-------- ENTRIES SUPPLIED
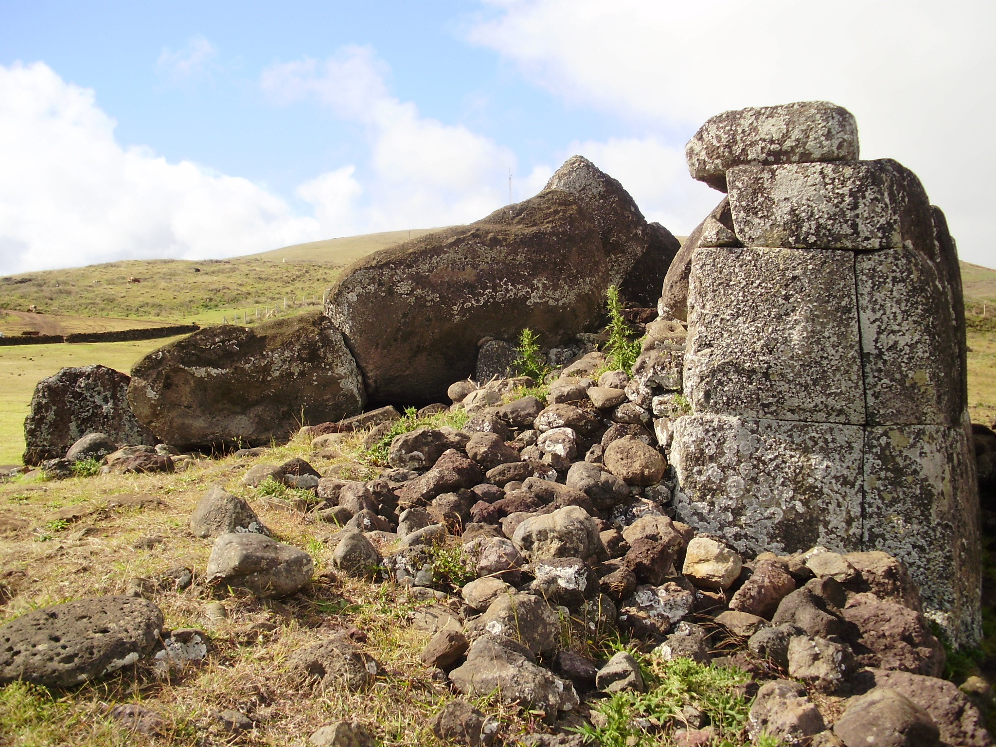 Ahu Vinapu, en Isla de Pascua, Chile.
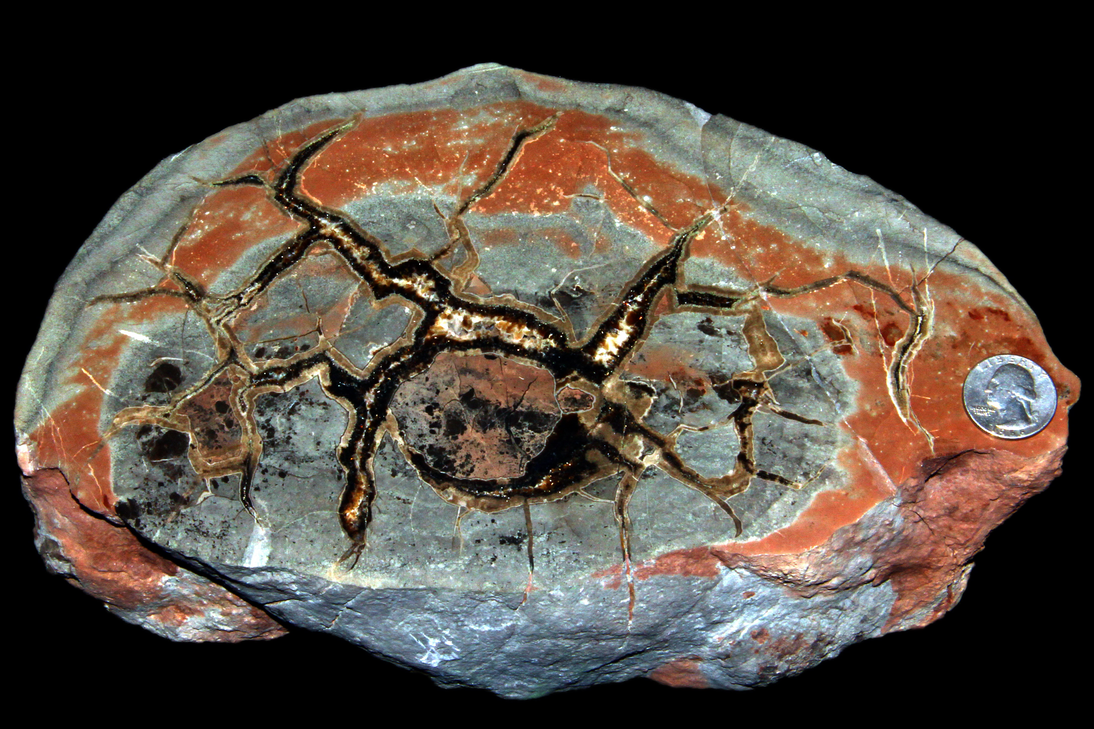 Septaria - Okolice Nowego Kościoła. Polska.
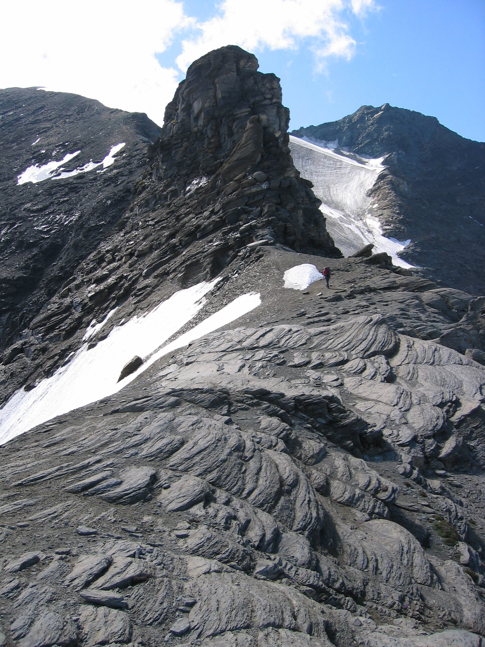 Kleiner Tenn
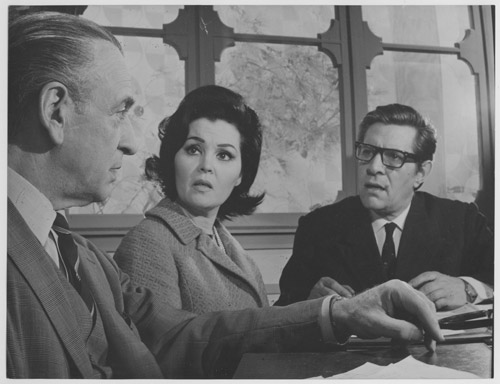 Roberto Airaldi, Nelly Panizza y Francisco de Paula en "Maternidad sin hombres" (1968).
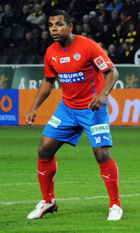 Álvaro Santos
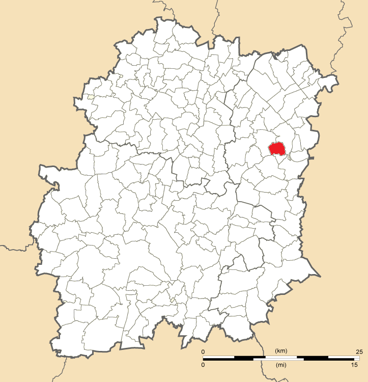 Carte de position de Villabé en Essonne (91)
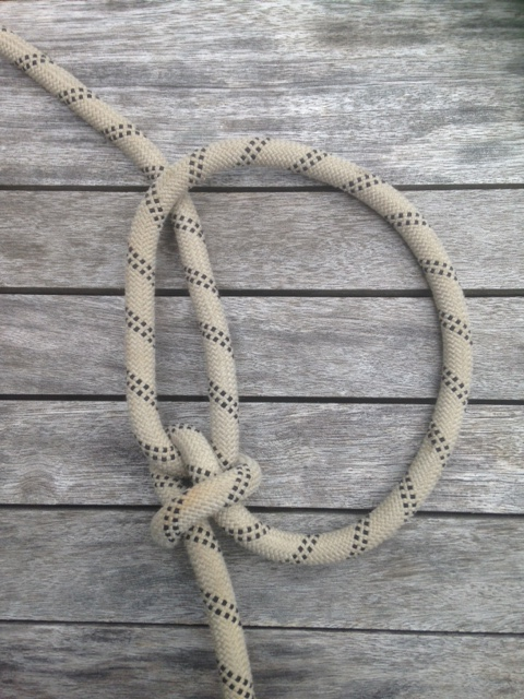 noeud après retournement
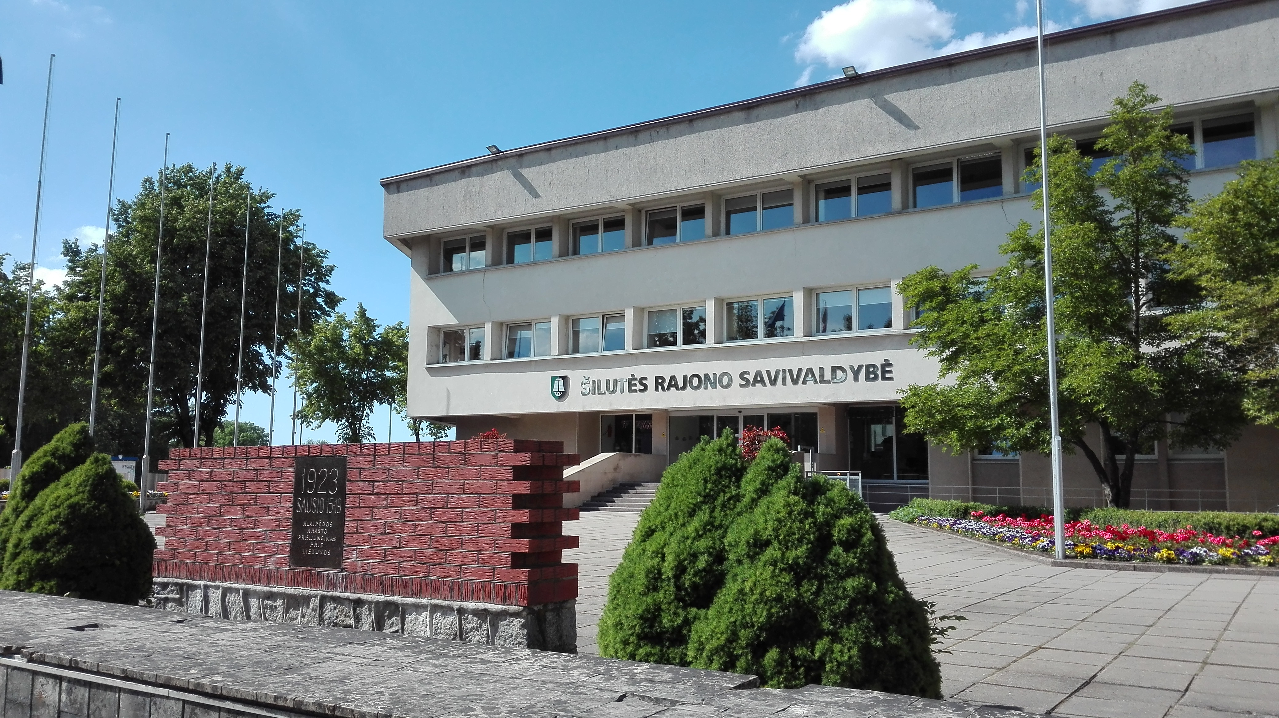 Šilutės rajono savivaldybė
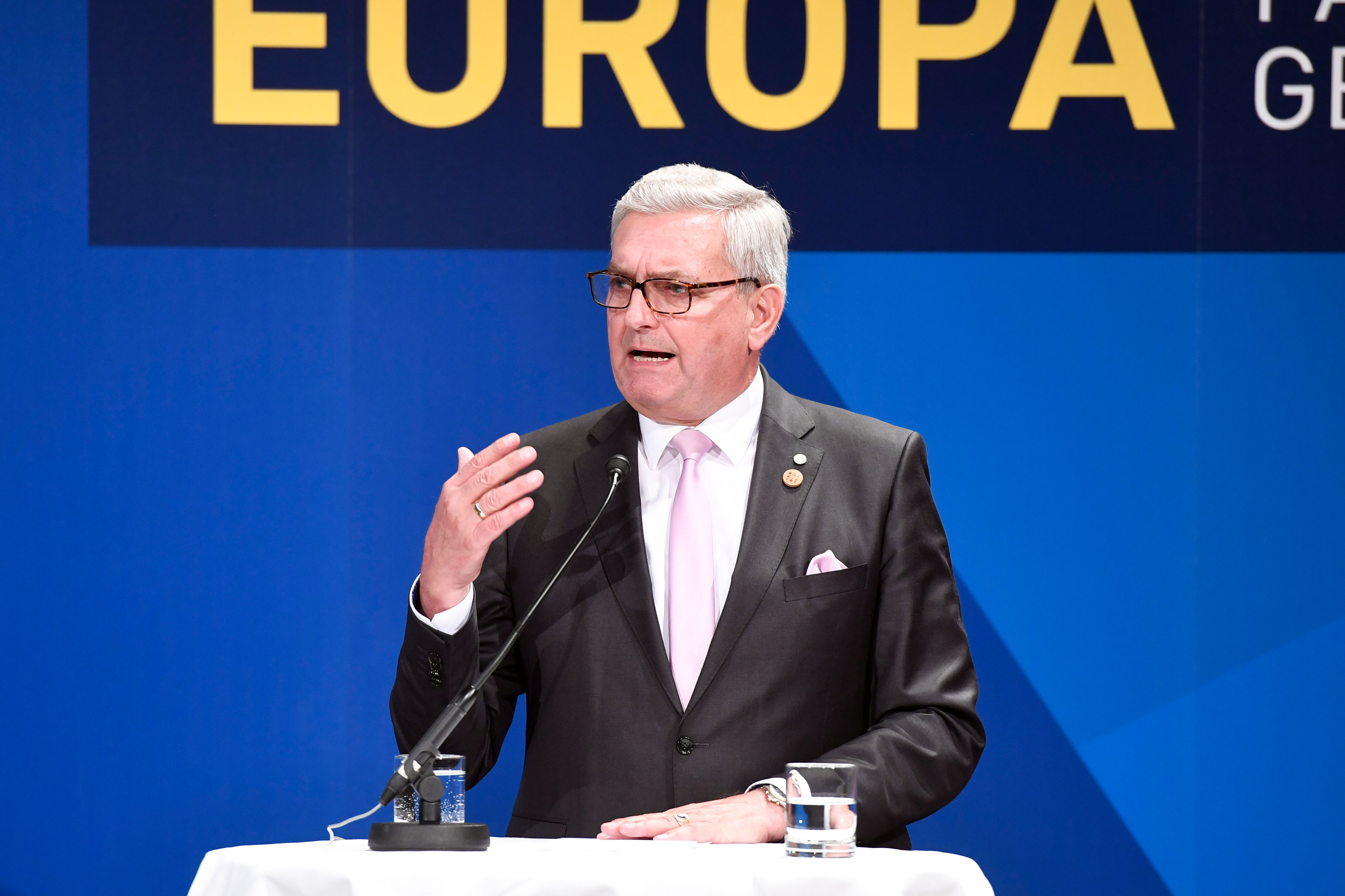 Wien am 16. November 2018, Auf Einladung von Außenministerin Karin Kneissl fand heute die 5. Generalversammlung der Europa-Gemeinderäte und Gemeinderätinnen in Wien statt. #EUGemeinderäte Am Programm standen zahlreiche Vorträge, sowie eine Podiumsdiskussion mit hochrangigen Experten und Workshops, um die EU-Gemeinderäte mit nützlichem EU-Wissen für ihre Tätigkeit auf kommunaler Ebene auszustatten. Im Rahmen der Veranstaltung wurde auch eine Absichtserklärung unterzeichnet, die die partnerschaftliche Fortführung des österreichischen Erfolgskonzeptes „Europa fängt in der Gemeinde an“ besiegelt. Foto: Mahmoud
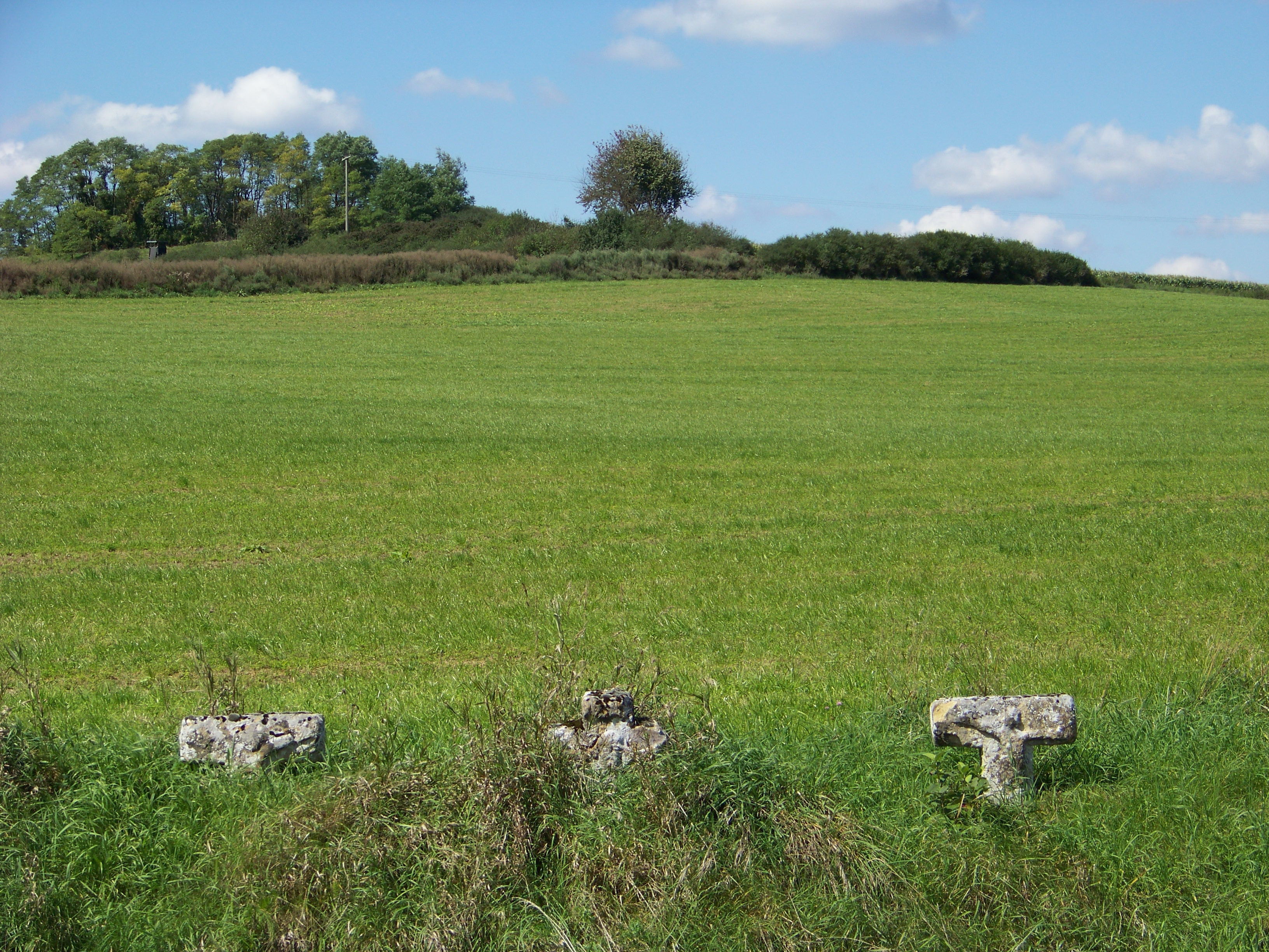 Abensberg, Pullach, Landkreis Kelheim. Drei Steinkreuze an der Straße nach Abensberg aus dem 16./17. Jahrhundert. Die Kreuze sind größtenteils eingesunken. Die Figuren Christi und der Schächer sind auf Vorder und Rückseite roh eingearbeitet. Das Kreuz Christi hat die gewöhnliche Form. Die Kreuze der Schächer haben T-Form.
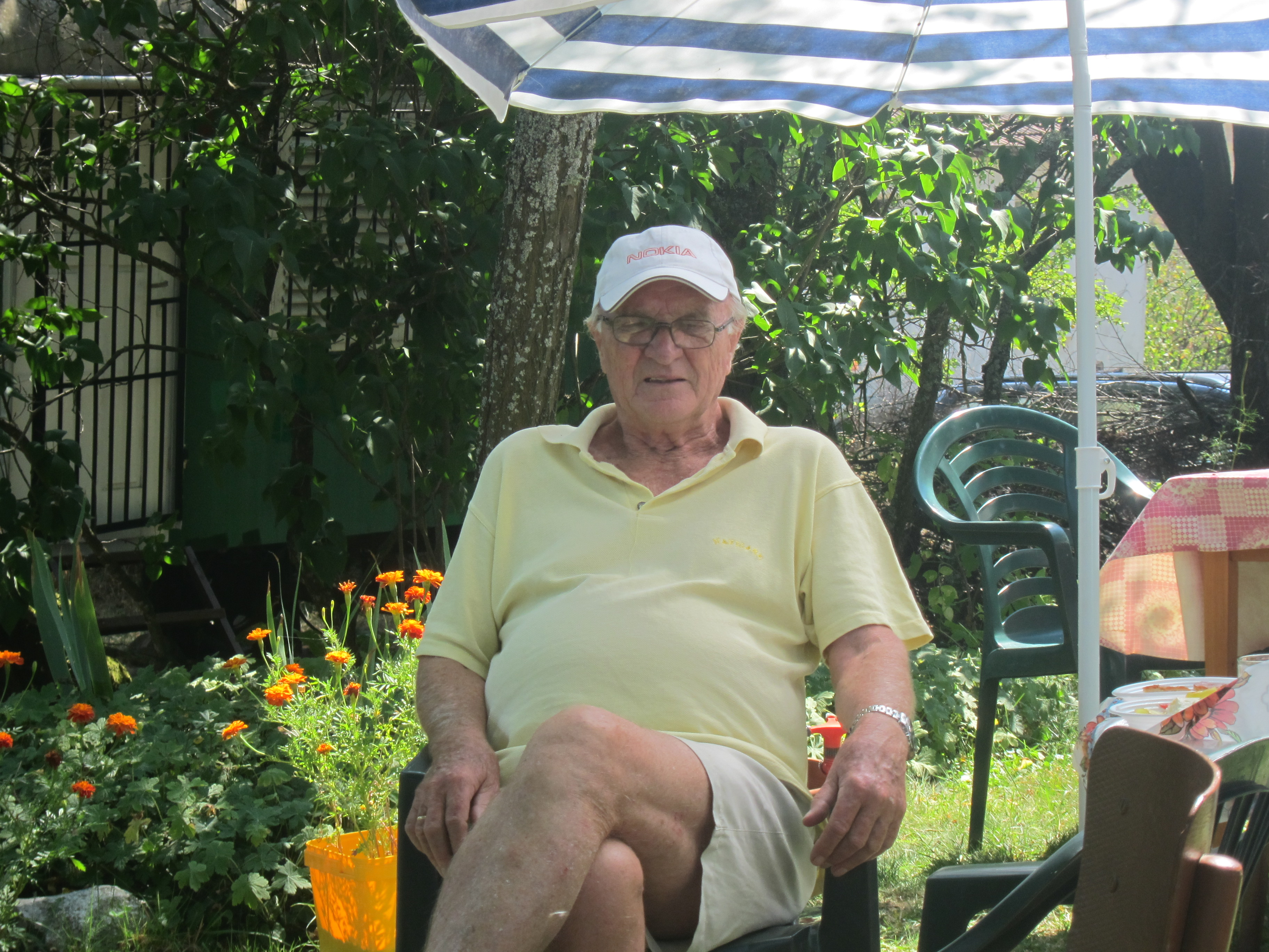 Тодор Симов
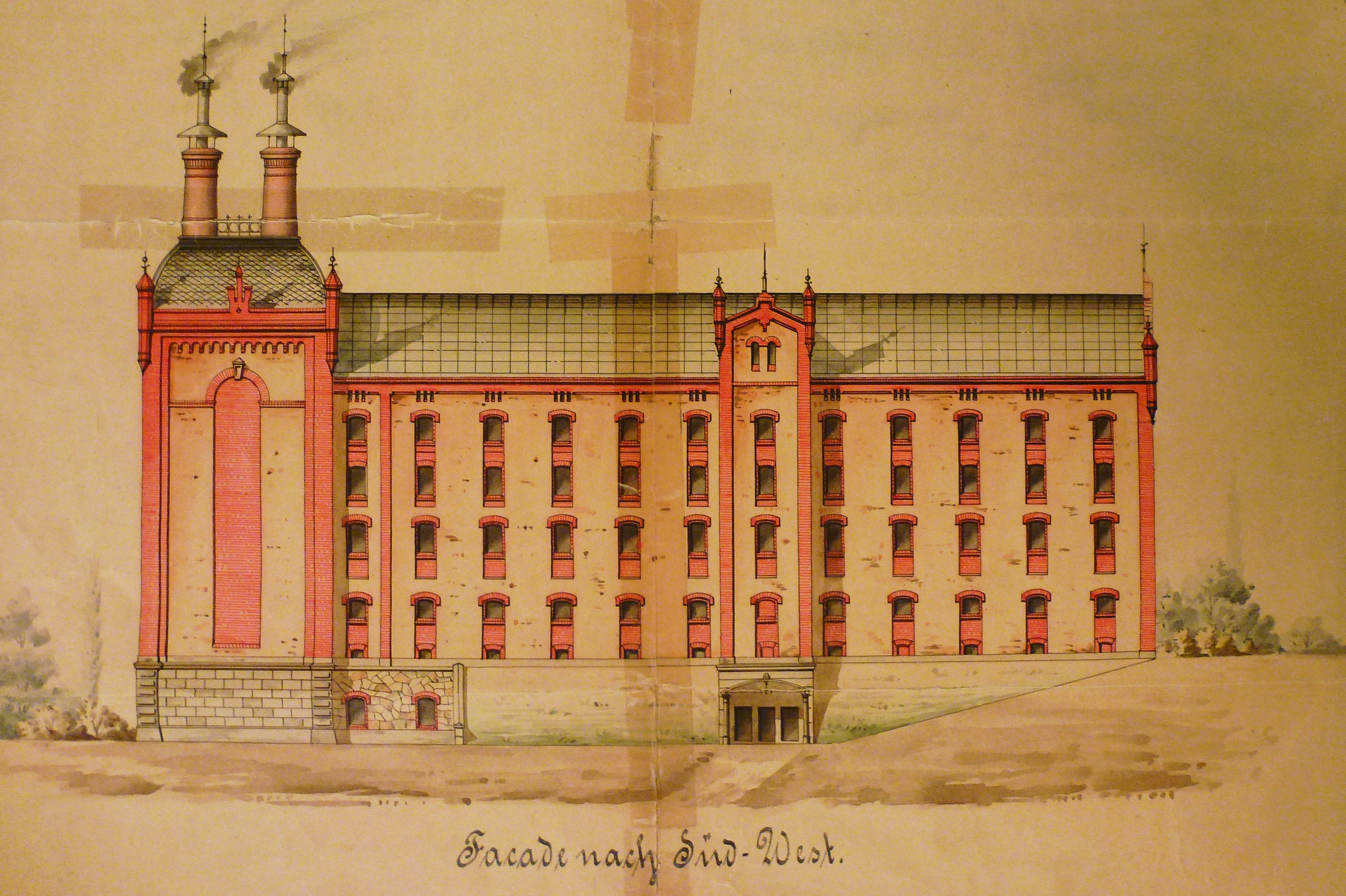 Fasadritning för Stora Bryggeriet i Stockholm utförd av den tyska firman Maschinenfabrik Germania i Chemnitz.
----------------
◆ INSTRUCTIONS FOR THE TASK
All that is wanted is the lines above between the one containing "Carte de position de Villabé en Essonne (91)" and the one containing "Šilutės rajono savivaldybė", inclusive, restated word for word, with pictures omitted.

◆ SOLUTION BELOW
 Carte de position de Villabé en Essonne (91)
 noeud après retournement
 Šilutės rajono savivaldybė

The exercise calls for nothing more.